Wrangling elephants for beginners:

Develop in the cloud.

Developers invariably want to work locally. It’s more comfortable. It’s faster. It’s why you bought them a crazy expensive MacBook Pro. It is also nothing like production and nothing developed that way ever really works the same in real life.

If you want to run with the IOPS limitations of standard Amazon EBS or you want to rely on Amazon ELBs to distribute traffic under sudden load, you need to have those limitations in development as well. I’ve seen developers cry when their MongoDB deployed to EBS and I’ve seen ELBs disappear 40% of a huge media campaign.

Develop for failure.

Cloud providers will fail. It is cheaper for them to fail and in the worst case, credit your account for some machine hours, than it is for them to buy high quality hardware and setup highly available networks. In many cases, the failure is not even a complete and total failure (that would be too easy). Instead, it could just be some incredibly high response times which your application may not know how to deal with.

You need to develop your application with these possibilities in mind. Chaos Monkey by Netflix is a classic, if not over-achieving example.

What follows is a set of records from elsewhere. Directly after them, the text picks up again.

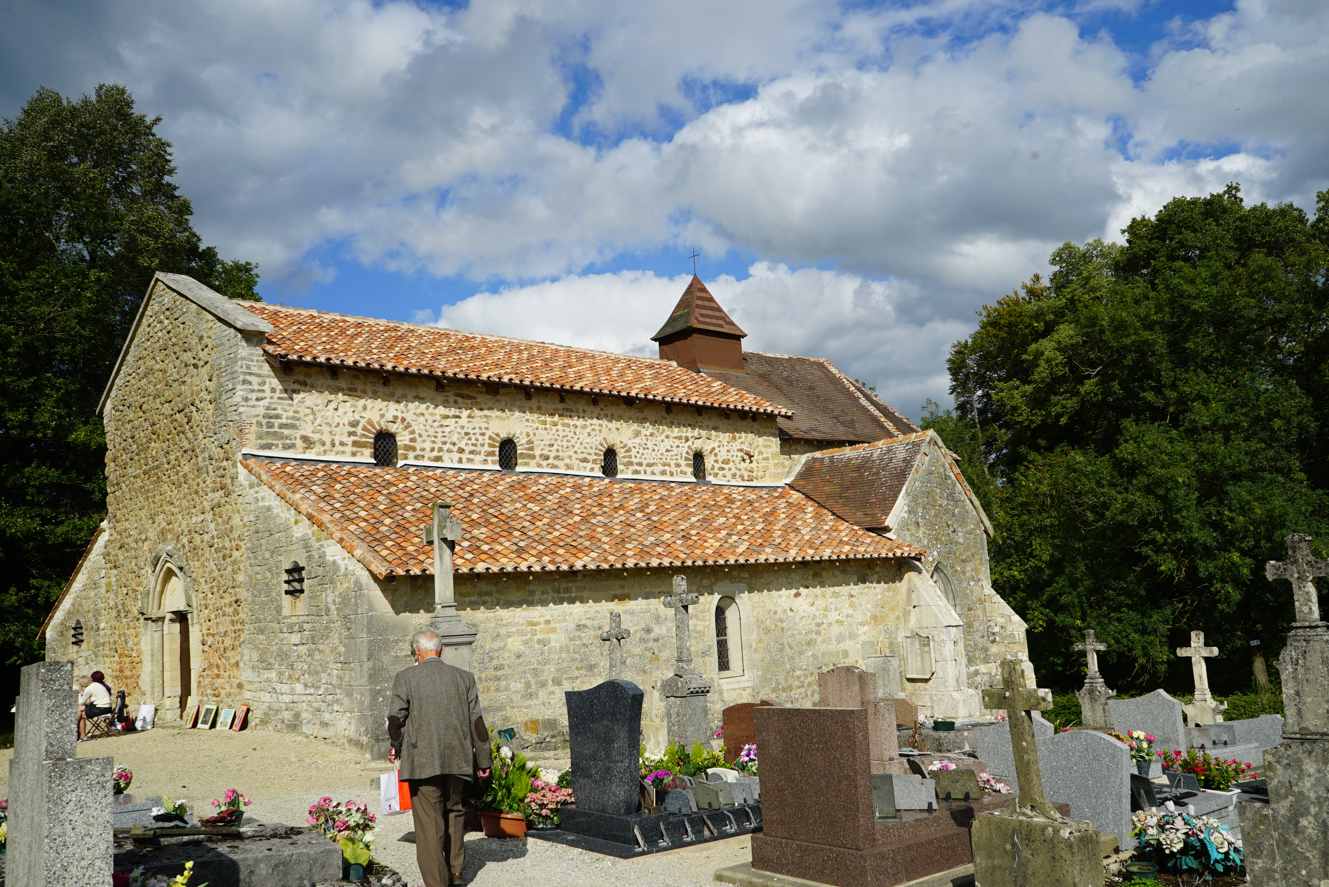 Chapelle Saint-Aubin de Moëslains .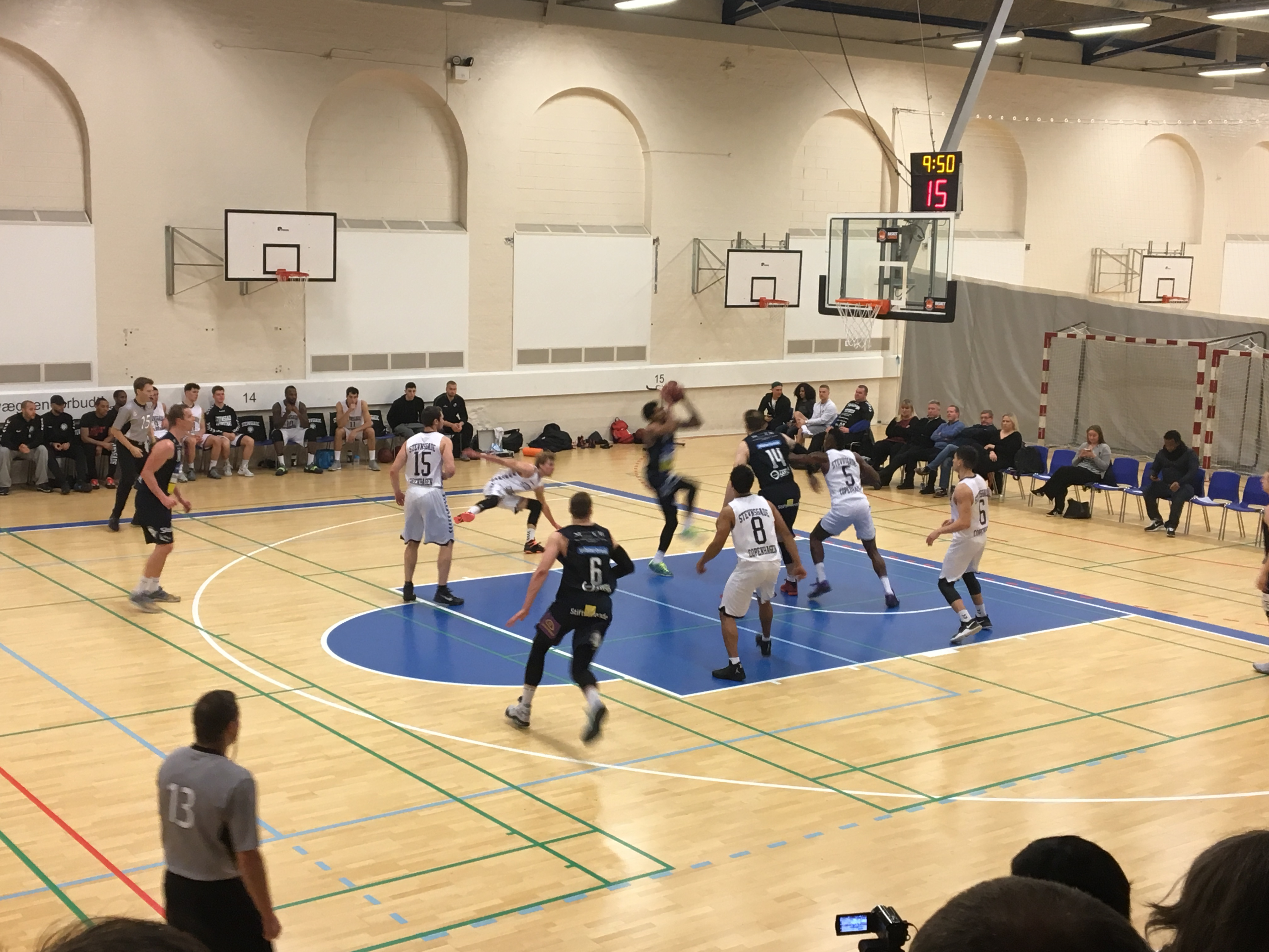 Stevnsgade mod Bakken Bears. Basketligaen 27. december 2016.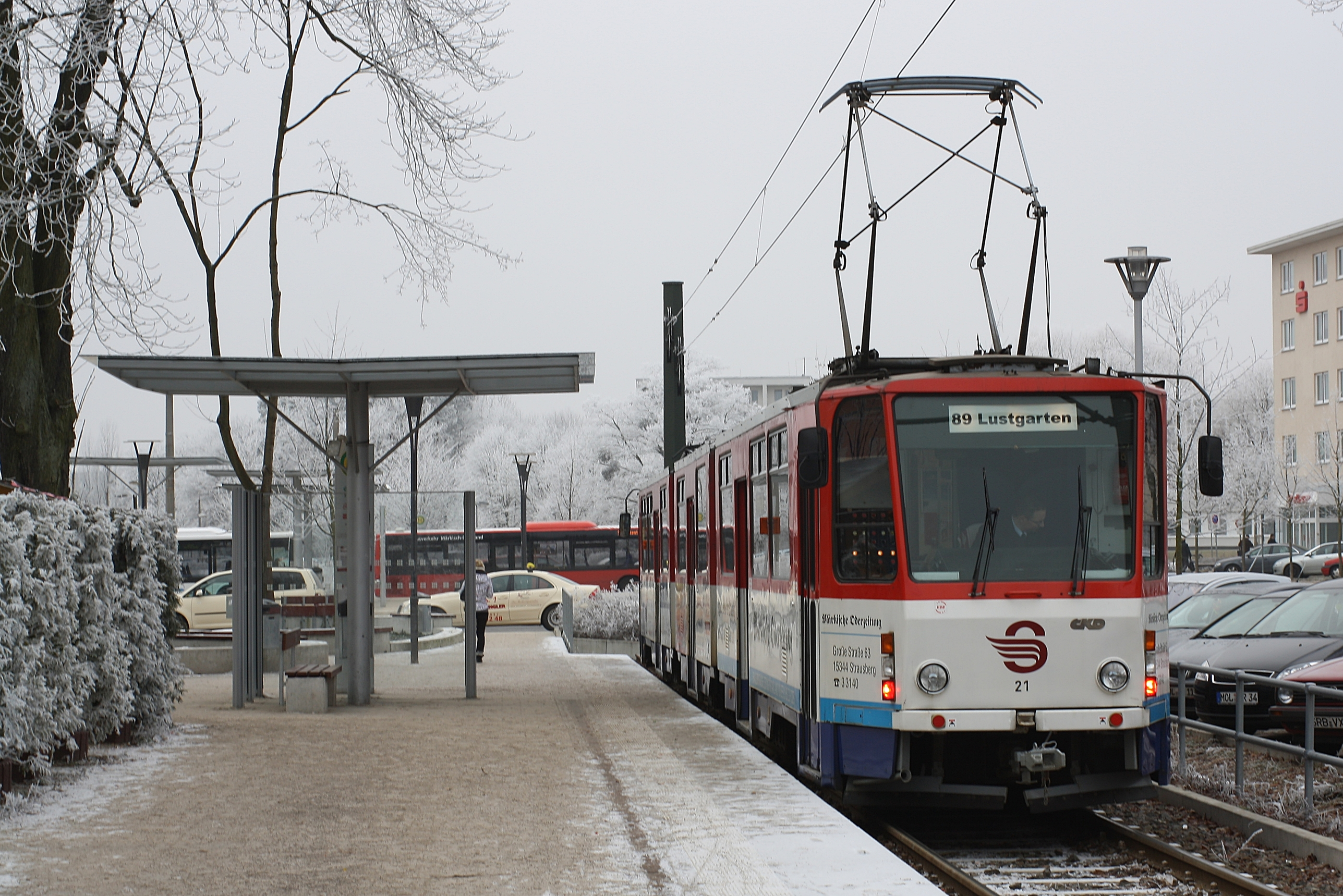 Ein Triebwagen der Strausberger Eisenbahn an der Endstation S-Bahnhof

Automate deployment to the cloud.

I’m not even talking about more complicated, possibly over complicated, auto-scaling solutions. I’m talking about when it’s 3am and your customers are switching over to your competitors. Your cloud provider just lost a rack of machines including half of your service. You need to redeploy those machines ASAP, possibly to a completely different data center.

If you’ve automated your deployments and there aren’t any other hiccups, it will hopefully take less than 30 minutes to get back up. If not, well, it will take what it takes. There are many other advantages to automating your deployments but this is the one that will let you sleep at night.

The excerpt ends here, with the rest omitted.